- [WHAT YOU ARE ASKED TO DO]:
Transcribe all the entries word for word, but omit the images.

- [DATA RECORDS]:
Content starts

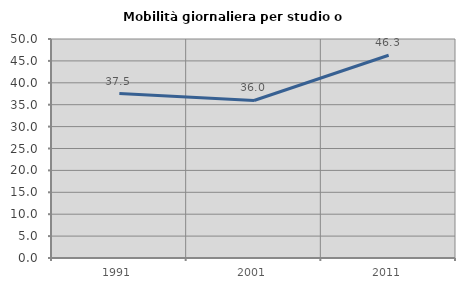
| Category | Mobilità giornaliera per studio o lavoro |
|---|---|
| 1991.0 | 37.544 |
| 2001.0 | 35.965 |
| 2011.0 | 46.299 |

Content ends

- [SOLUTION FOR THIS PROBLEM]:
| Category | Mobilità giornaliera per studio o lavoro |
|---|---|
| 1991.0 | 37.544 |
| 2001.0 | 35.965 |
| 2011.0 | 46.299 |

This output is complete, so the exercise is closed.